Data records =
########################################

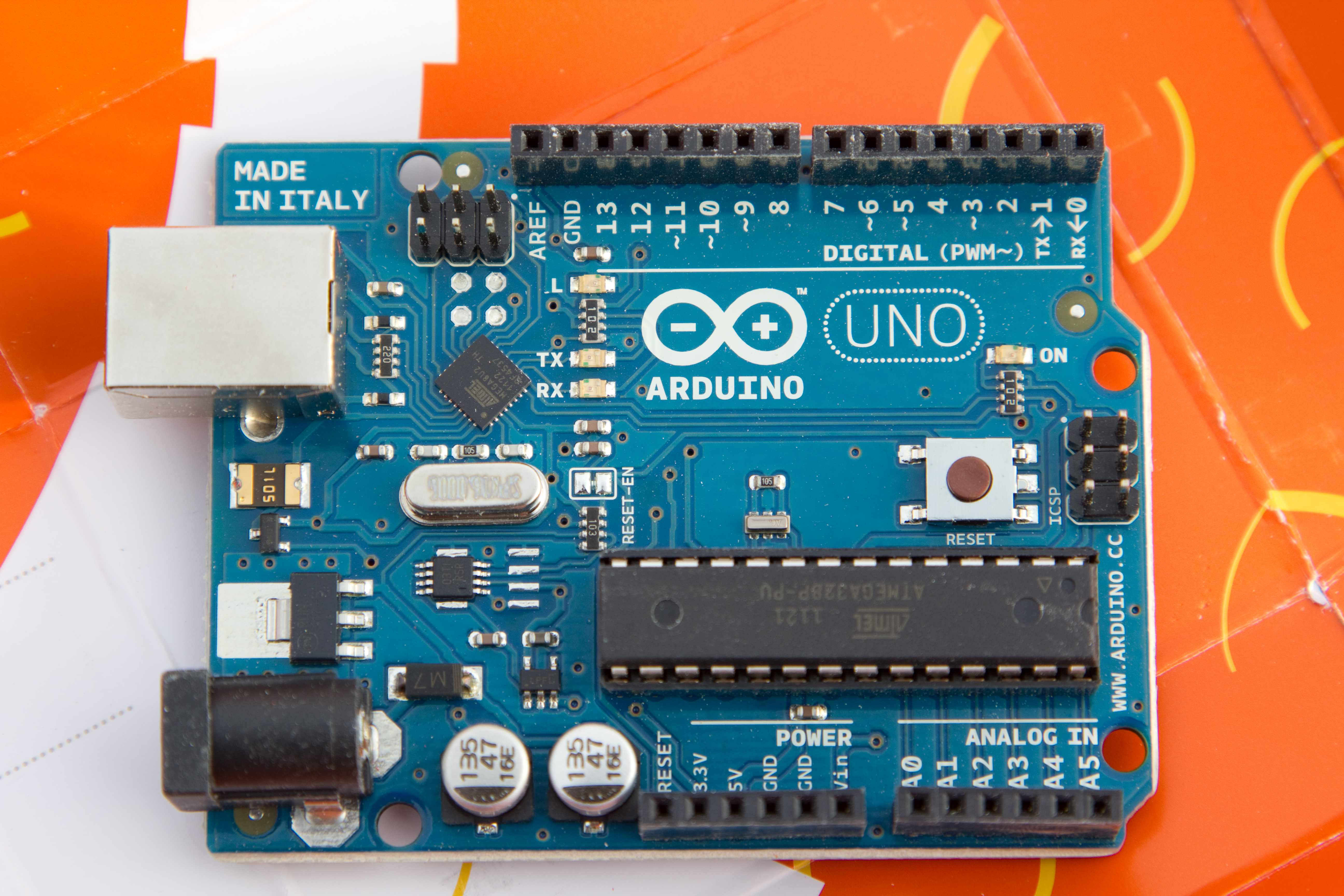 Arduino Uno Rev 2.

########################################

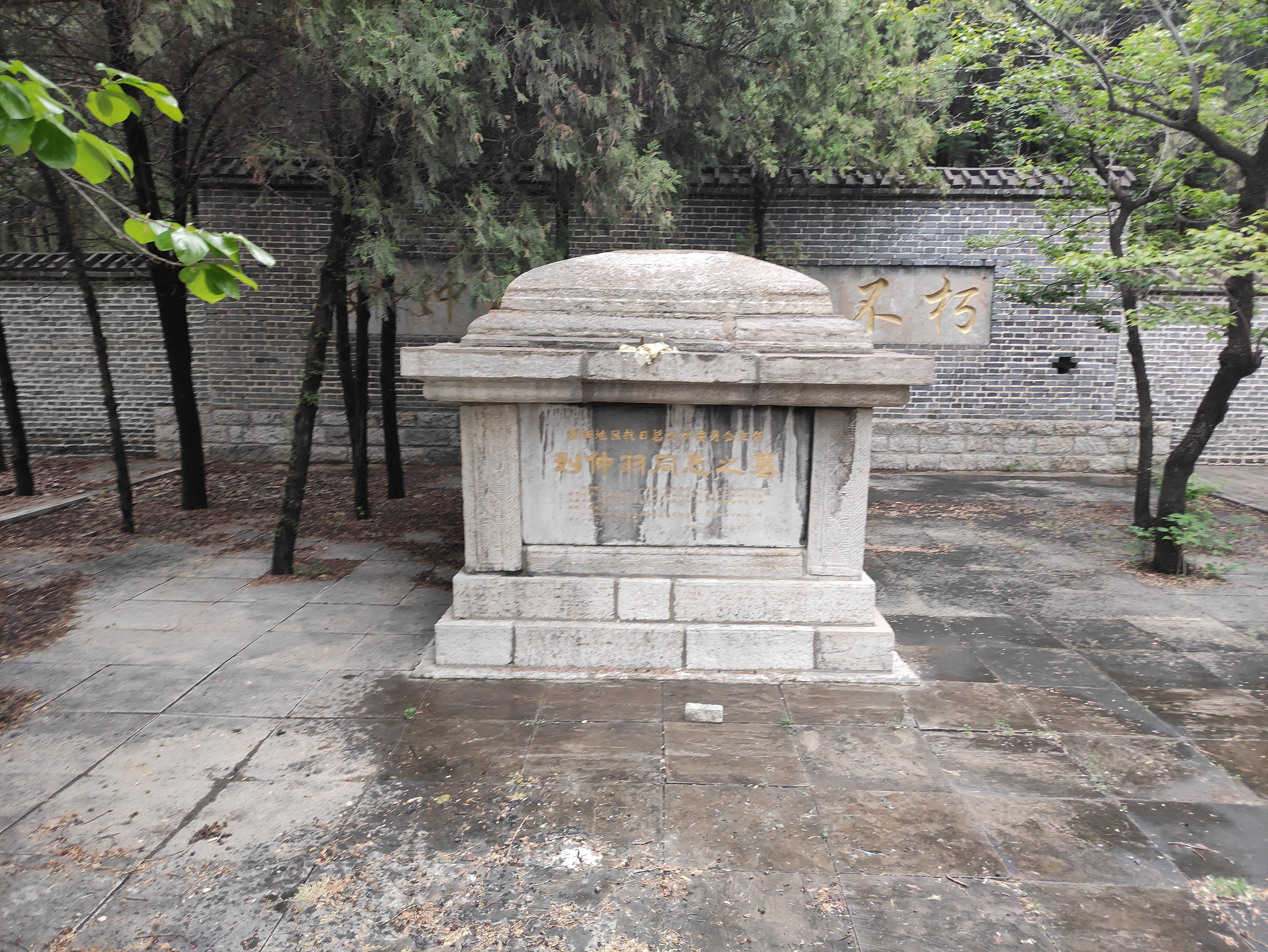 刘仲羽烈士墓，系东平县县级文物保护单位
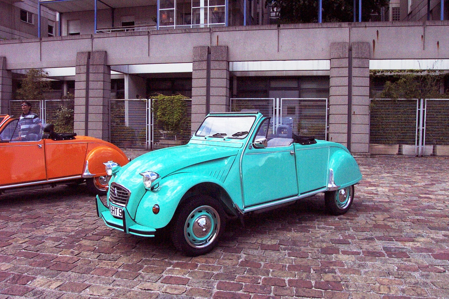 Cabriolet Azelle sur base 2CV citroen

########################################

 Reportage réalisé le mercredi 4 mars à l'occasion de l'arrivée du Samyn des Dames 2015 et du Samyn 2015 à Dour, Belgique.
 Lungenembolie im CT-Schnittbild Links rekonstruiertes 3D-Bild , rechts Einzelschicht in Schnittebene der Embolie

########################################

Exercise =
Above are the records. Print exactly, and only, the lines from the line with "Reportage réalisé le" to the line with "Lungenembolie im CT-Schnittbild", both inclusive.

Result of this task =
 Reportage réalisé le mercredi 4 mars à l'occasion de l'arrivée du Samyn des Dames 2015 et du Samyn 2015 à Dour, Belgique.
 Lungenembolie im CT-Schnittbild Links rekonstruiertes 3D-Bild , rechts Einzelschicht in Schnittebene der Embolie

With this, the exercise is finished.